(Data extracted from a collection)
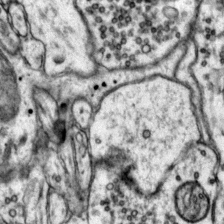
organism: Mouse
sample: Primary visual cortex
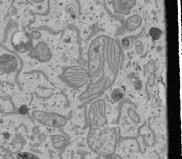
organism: Human
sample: Mitochondria in U2OS cells
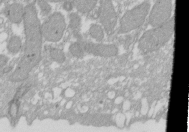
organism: Xenopus
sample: Cilia; centrioles in frog embryo cells
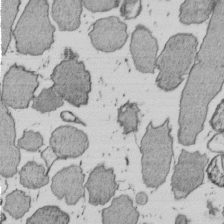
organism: E. coli
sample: Bacterial nucleoid
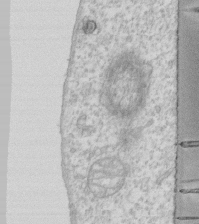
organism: Human
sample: Fibroblast cells
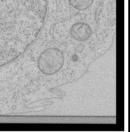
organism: Human
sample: Mitochondria in HCT116 cells
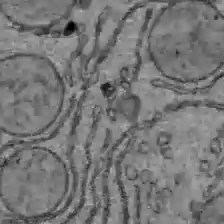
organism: C57BL Mouse
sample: Liver
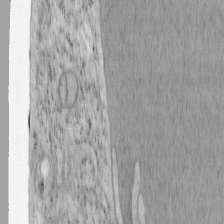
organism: Human
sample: HeLa cells
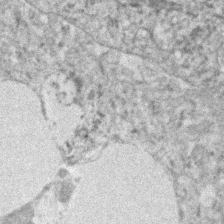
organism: Human
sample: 1205lu cells
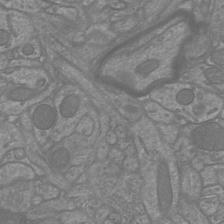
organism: Mouse
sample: Cortical neurons

- _EXERCISE_
Exact lines, nothing more: output the one with "sample: Mitochondria in U2OS cells" and every later line through the end of the data, skipping pictures.

- _EXERCISE RESULT_
sample: Mitochondria in U2OS cells
organism: Xenopus
sample: Cilia; centrioles in frog embryo cells
organism: E. coli
sample: Bacterial nucleoid
organism: Human
sample: Fibroblast cells
organism: Human
sample: Mitochondria in HCT116 cells
organism: C57BL Mouse
sample: Liver
organism: Human
sample: HeLa cells
organism: Human
sample: 1205lu cells
organism: Mouse
sample: Cortical neurons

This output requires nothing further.